=== BRIEF ===
Repeat only the stretch of lines below that runs from the line with "Boxes: x1 y1 x2 y2 (pixel coords, space-separated). 5" through the line with "Abdominal CT ·", unaltered.

Data entries
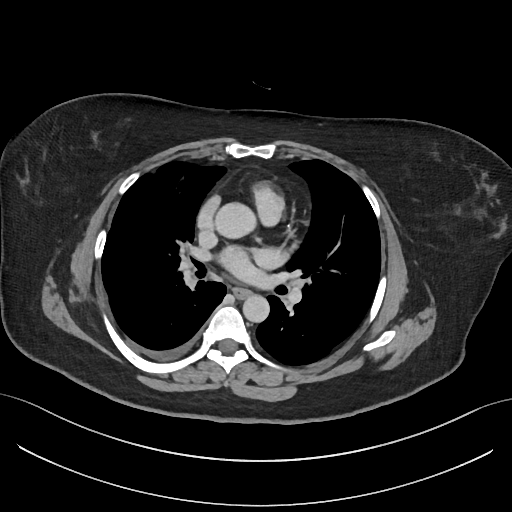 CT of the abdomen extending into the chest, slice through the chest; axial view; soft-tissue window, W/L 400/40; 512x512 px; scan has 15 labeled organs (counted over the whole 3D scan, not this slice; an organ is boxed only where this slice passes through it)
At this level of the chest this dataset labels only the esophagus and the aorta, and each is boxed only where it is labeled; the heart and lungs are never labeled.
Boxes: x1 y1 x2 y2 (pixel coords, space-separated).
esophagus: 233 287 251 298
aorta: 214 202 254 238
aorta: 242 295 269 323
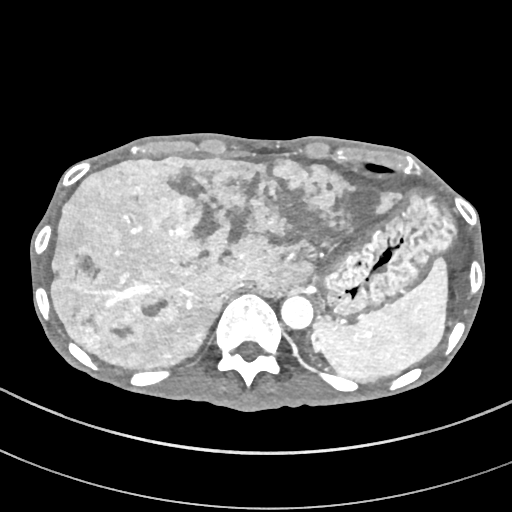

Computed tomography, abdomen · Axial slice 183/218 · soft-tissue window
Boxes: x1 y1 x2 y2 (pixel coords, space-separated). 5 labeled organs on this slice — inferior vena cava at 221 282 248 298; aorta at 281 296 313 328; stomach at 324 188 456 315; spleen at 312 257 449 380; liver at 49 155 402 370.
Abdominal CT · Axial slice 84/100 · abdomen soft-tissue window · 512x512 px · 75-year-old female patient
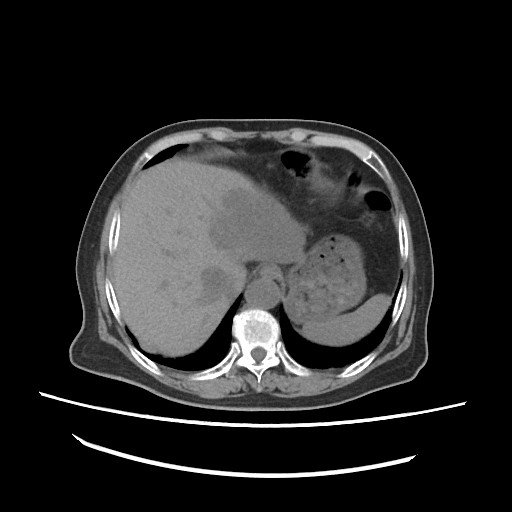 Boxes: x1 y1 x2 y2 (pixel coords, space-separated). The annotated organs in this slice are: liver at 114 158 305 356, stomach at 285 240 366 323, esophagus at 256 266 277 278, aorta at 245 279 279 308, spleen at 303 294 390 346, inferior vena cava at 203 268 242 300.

=== ANSWER TO THE EXERCISE ===
Boxes: x1 y1 x2 y2 (pixel coords, space-separated). 5 labeled organs on this slice — inferior vena cava at 221 282 248 298; aorta at 281 296 313 328; stomach at 324 188 456 315; spleen at 312 257 449 380; liver at 49 155 402 370.
Abdominal CT · Axial slice 84/100 · abdomen soft-tissue window · 512x512 px · 75-year-old female patient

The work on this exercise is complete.